Every line of the material below needs to be copied exactly; omit the pictures.

━━━━━━━━

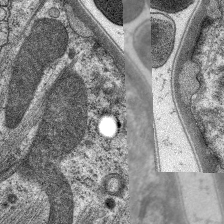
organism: C. elegans
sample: Pharynx
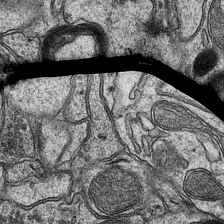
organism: Mouse
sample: CA1 Hippocampus
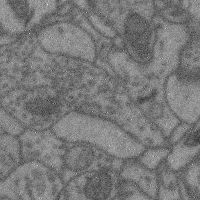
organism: Mouse
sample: Cerebral cortex
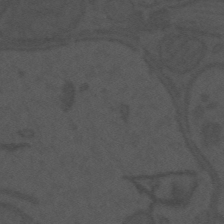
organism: Mouse
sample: Suprachiasmatic nucleus
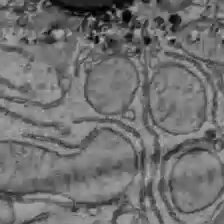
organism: C57BL Mouse
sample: Liver
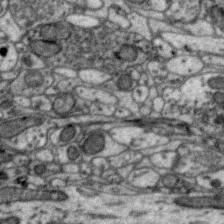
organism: Zebra finch
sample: Brain
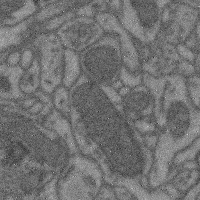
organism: Mouse
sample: Cerebral cortex
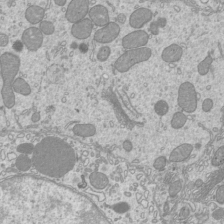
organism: Mouse
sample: Cilia; mouse epididymis
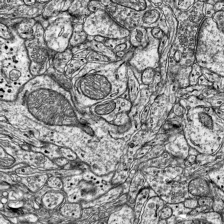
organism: Mouse
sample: Visual Cortex
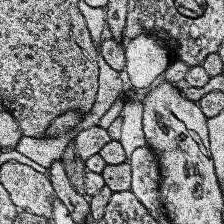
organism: Human
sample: Temporal Lobe
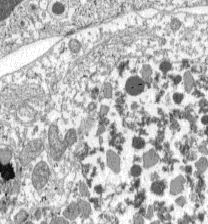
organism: C57BL Mouse
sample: Pancreatic islet
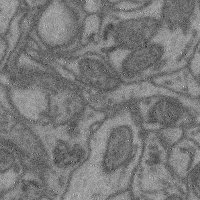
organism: Mouse
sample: Cerebral cortex
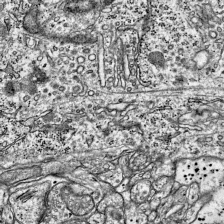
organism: Mouse
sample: Visual Cortex
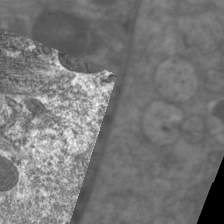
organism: C. elegans
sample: Pharynx
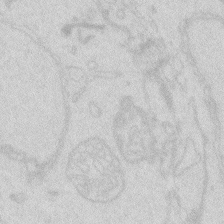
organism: Zebrafish
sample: Macrophage
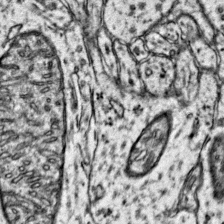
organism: Mouse
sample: Primary visual cortex
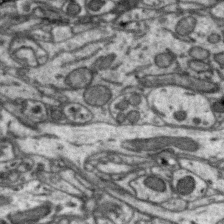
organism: Zebra finch
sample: Brain
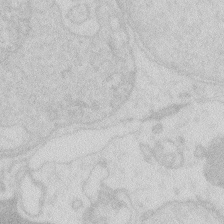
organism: Zebrafish
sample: Macrophage
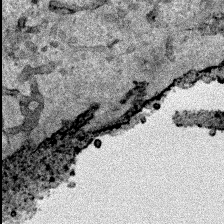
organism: Human
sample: Mitochondria in HCT116 cells
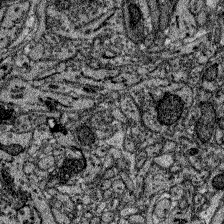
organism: Zebrafish
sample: Larval olfactory bulb
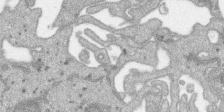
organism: Human
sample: Lung epithelial cells infected with SARS-CoV-2
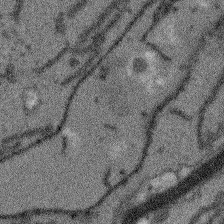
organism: Arabidopsis thaliana
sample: Root tip
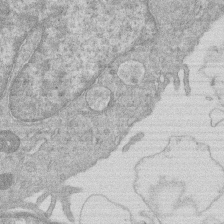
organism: Human
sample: Macrophage cells
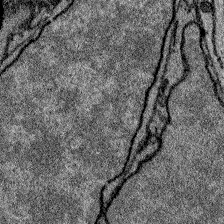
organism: Zebrafish
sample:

━━━━━━━━

YOUR RESPONSE —
organism: C. elegans
sample: Pharynx
organism: Mouse
sample: CA1 Hippocampus
organism: Mouse
sample: Cerebral cortex
organism: Mouse
sample: Suprachiasmatic nucleus
organism: C57BL Mouse
sample: Liver
organism: Zebra finch
sample: Brain
organism: Mouse
sample: Cerebral cortex
organism: Mouse
sample: Cilia; mouse epididymis
organism: Mouse
sample: Visual Cortex
organism: Human
sample: Temporal Lobe
organism: C57BL Mouse
sample: Pancreatic islet
organism: Mouse
sample: Cerebral cortex
organism: Mouse
sample: Visual Cortex
organism: C. elegans
sample: Pharynx
organism: Zebrafish
sample: Macrophage
organism: Mouse
sample: Primary visual cortex
organism: Zebra finch
sample: Brain
organism: Zebrafish
sample: Macrophage
organism: Human
sample: Mitochondria in HCT116 cells
organism: Zebrafish
sample: Larval olfactory bulb
organism: Human
sample: Lung epithelial cells infected with SARS-CoV-2
organism: Arabidopsis thaliana
sample: Root tip
organism: Human
sample: Macrophage cells
organism: Zebrafish
sample:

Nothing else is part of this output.